# Venison Summer Sausage...Mushy



## kevin13 (Dec 25, 2007)

I made a 5lb batch of summer sausage yesterday using the following smoking schedule:

2 hours at 130 until internal temp is 90, damper wide open, no smoke
2 hours at 145, damper 1/2 closed, smoke
2 hours at 155, damper 1/2 closed, smoke
3.5 hours at 170, damper 3/4 closed, smoke, until internal temp reached 152.

Once temp was met, I threw in a ice cold water bath until internal temp reached 120, then hung until temp reached room temperture.  I then placed in the fridge overnight.  

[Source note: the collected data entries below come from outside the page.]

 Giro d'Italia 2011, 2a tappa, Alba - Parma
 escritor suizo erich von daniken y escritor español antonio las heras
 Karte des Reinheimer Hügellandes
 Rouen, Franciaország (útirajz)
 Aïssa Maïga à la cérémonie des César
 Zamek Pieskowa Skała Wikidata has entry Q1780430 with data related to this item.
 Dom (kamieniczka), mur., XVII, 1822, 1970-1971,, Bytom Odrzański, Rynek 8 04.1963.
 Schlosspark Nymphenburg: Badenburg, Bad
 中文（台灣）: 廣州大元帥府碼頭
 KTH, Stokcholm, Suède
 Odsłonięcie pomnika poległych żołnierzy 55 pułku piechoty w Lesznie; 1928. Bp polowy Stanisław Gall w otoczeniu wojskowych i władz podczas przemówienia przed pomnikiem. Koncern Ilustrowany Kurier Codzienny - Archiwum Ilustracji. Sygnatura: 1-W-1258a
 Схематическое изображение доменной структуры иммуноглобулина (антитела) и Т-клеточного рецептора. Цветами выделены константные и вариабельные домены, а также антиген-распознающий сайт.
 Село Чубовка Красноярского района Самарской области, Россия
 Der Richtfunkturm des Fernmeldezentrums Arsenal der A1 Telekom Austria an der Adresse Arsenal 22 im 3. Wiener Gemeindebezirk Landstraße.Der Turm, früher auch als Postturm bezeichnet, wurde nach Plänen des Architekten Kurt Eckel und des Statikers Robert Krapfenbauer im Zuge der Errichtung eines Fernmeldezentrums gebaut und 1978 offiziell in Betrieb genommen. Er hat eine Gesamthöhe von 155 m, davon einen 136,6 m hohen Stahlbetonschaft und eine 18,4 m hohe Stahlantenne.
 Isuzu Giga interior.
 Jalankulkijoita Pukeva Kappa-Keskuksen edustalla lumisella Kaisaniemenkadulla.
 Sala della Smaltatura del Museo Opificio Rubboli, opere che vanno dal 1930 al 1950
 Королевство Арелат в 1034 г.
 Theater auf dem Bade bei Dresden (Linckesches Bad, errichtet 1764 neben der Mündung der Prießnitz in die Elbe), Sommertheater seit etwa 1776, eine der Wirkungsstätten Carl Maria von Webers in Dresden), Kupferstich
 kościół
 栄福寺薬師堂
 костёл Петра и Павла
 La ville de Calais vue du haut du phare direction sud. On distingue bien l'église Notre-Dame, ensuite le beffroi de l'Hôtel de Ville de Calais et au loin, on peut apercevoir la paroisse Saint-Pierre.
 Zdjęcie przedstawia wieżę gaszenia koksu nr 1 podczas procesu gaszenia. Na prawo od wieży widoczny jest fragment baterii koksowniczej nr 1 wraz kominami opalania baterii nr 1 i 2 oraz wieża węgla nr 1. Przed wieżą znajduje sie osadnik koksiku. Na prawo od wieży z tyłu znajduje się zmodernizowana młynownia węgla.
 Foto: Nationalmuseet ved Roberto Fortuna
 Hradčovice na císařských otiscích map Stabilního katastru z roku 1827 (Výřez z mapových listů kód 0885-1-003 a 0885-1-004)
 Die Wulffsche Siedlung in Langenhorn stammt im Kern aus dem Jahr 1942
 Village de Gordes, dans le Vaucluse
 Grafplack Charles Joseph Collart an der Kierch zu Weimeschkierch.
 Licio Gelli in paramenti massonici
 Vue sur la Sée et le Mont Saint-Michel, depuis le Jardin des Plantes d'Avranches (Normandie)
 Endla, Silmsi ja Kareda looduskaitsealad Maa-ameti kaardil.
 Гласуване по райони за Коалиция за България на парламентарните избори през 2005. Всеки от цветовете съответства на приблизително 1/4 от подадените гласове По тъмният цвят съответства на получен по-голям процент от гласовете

I cut into a piece this morning only to find that the consistency is somewhat mushy.  Any ideas on why?  Any way to salvage what I've already made?


----------



## richtee (Dec 25, 2007)

You of course cured the meat for 24 hours after grinding/mixing right? A recipe might help... in general...%venison to beef/pork


----------



## kevin13 (Dec 25, 2007)

I used the Witts kit from askthemeatman.com using 4 lbs venison to 1 lb of 80/20 pork.  I mixed 1 teaspoon of cure with one cup of cold water, then mixed in 8 tbsp of the seasoning until well blended.  Mixed the seasoning mixture with the meat and then ground through a fine plate.  Once the sausages were stuffed, I put them in a 38 degree fridge overnight....roughly about 10 hours.


----------



## richtee (Dec 25, 2007)

OK...well, just hang it for a couple days then. Where ya live? Cool out? Hang it in the garage and let it dry a bit. As long as it's cured, you should be fine  :{)


----------



## kevin13 (Dec 25, 2007)

So even though I've smoked it, gave it an ice water bath, and left it in the fridge overnight....if I hang it, it will firm up?  How cool does it need to be?  My basement is around 60, my garage around 40....would keeping it in the fridge do the same thing?


----------



## richtee (Dec 25, 2007)

Garage is good... not cool...DRY... it's got too much moisture in it. It'll be fine in a couple days


----------



## kevin13 (Dec 26, 2007)

Great, thanks.  I'll give it a try and see what happens.


----------



## scottnumber2 (Feb 26, 2009)

Did hanginf it in the garage help?


----------